In the entries below, begin at the line that has "Servicios con los", stop after the line that has "中文（台灣）: 中華民國國會議員", and output those lines exactly with no pictures.

═════ Data section ═════

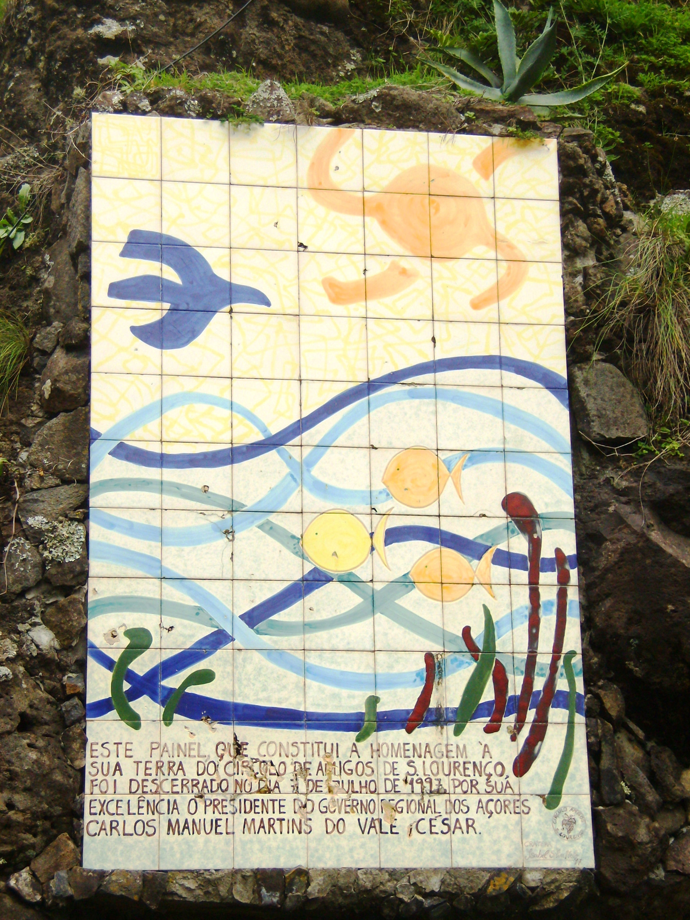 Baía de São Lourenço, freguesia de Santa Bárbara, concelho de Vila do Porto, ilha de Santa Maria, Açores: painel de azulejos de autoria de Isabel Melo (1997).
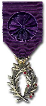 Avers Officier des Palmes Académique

═════
═════ Data section ═════

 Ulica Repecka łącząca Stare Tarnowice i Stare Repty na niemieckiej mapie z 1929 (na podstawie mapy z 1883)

═════
═════ Data section ═════

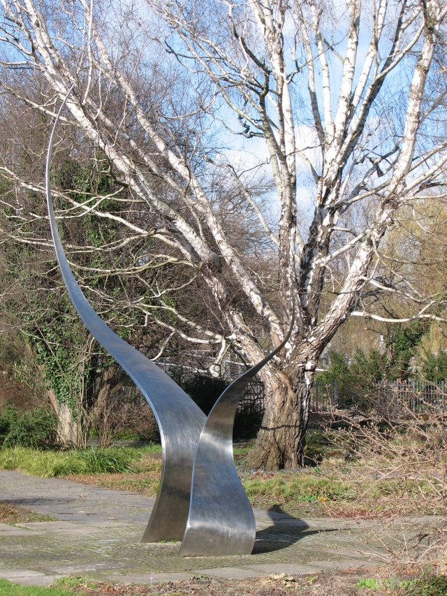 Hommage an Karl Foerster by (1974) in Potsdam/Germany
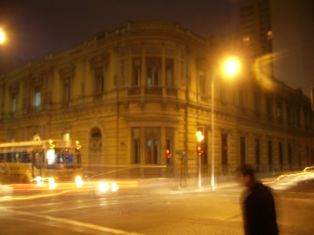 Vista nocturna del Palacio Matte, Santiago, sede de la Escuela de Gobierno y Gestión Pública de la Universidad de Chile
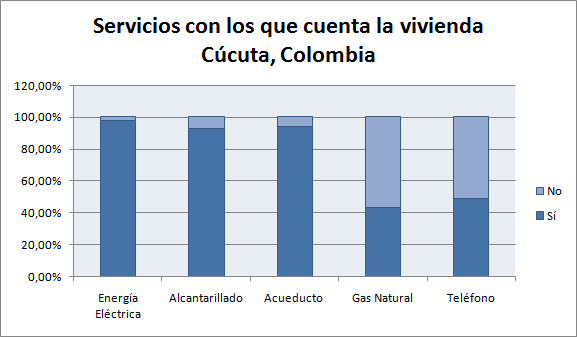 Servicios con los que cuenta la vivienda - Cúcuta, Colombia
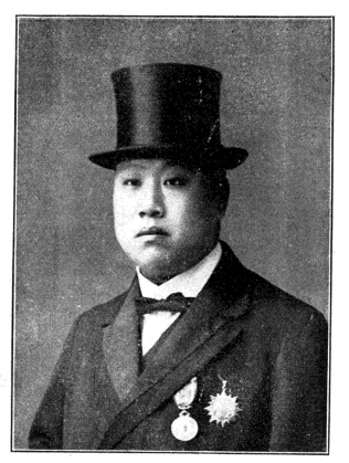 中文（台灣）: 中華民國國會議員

═════

### The answer
 Servicios con los que cuenta la vivienda - Cúcuta, Colombia
 中文（台灣）: 中華民國國會議員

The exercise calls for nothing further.